Extracted data entries:
○ ○ ○ ○

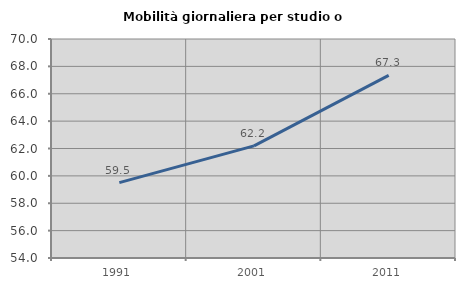
| Category | Mobilità giornaliera per studio o lavoro |
|---|---|
| 1991.0 | 59.509 |
| 2001.0 | 62.191 |
| 2011.0 | 67.344 |
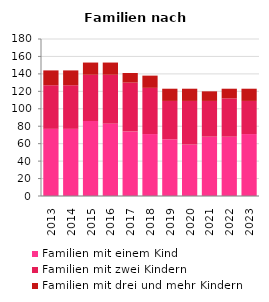
| Category | Familien mit einem Kind | Familien mit zwei Kindern | Familien mit drei und mehr Kindern |
|---|---|---|---|
| 2013.0 | 77 | 50 | 17 |
| 2014.0 | 77 | 50 | 17 |
| 2015.0 | 86 | 53 | 14 |
| 2016.0 | 83 | 56 | 14 |
| 2017.0 | 74 | 56 | 11 |
| 2018.0 | 71 | 53 | 14 |
| 2019.0 | 65 | 44 | 14 |
| 2020.0 | 59 | 50 | 14 |
| 2021.0 | 68 | 41 | 11 |
| 2022.0 | 68 | 44 | 11 |
| 2023.0 | 71 | 38 | 14 |

○ ○ ○ ○

Work to be completed:
Copy exactly. The range runs from the line containing "86 | 53 | 14 |" through the last line of the data.

Task response:
| 2015.0 | 86 | 53 | 14 |
| 2016.0 | 83 | 56 | 14 |
| 2017.0 | 74 | 56 | 11 |
| 2018.0 | 71 | 53 | 14 |
| 2019.0 | 65 | 44 | 14 |
| 2020.0 | 59 | 50 | 14 |
| 2021.0 | 68 | 41 | 11 |
| 2022.0 | 68 | 44 | 11 |
| 2023.0 | 71 | 38 | 14 |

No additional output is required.